To present a novel method of tumor radiosensitization through Hsp27 knockdown using locked nucleic acid (LNA) and to investigate the role of Hsp27 in DNA double strand break (DSB) repair.

METHODS AND MATERIALS:

Clonogenic survival assays, immunoblotting, the proximity ligation assay, and γH2AX foci analysis were conducted in SQ20B and FaDu human head-and-neck cancer cell lines treated with Hsp27 LNA and Hsp27 short hairpin RNA (shRNA). Additionally, nude mice with FaDu flank tumors were treated with fractionated radiation therapy after pretreatment with Hsp27 LNA and monitored for tumor growth.

RESULTS:

Hsp27 LNA and Hsp27 shRNA radiosensitized head-and-neck cancer cell lines in an Hsp27-dependent manner. Ataxia-Telangectasia Mutated-mediated DNA repair signaling was impaired in irradiated cells with Hsp27 knockdown. ATM kinase inhibition abrogated the radiosensitizing effect of Hsp27. Furthermore, Hsp27 LNA and shRNA both attenuated DNA repair kinetics after radiation, and Hsp27 was found to colocalize with ATM in both untreated and irradiated cells.

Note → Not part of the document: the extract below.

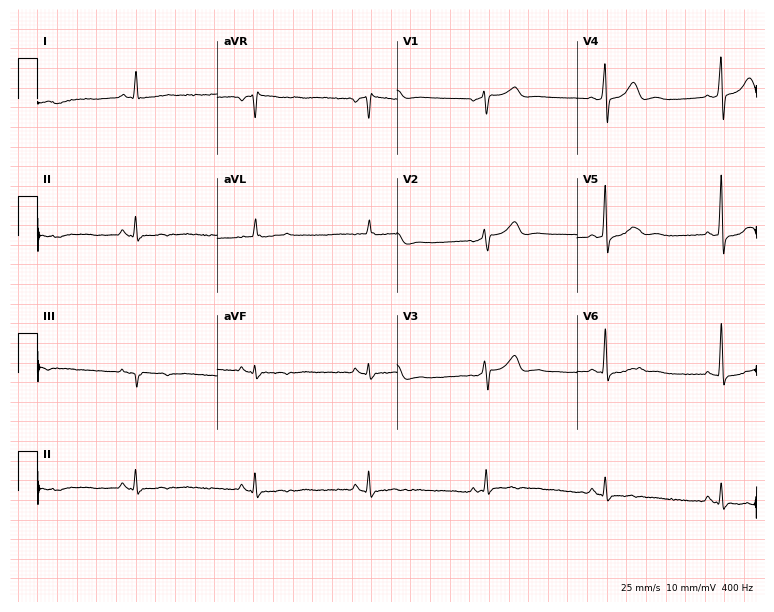
12-lead ECG (7.3-second recording at 400 Hz) from a male, 57 years old. Screened for six findings — first-degree AV block, right bundle branch block, left bundle branch block, sinus bradycardia, atrial fibrillation, sinus tachycardia — none is recorded. Only these six findings were labelled.

Last, combined radiation and Hsp27 LNA treatment in tumor xenografts in nude mice suppressed tumor growth compared with either treatment alone.

CONCLUSIONS:

These results support a radiosensitizing property of Hsp27 LNA in vitro and in vivo, implicate Hsp27 in double strand break repair, and suggest that Hsp27 LNA might eventually serve as an effective clinical agent in the radiotherapy of head-and-neck cancer.

PMID:
23849696
DOI:
10.1016/j.ijrobp.2013.05.028
[Indexed for MEDLINE]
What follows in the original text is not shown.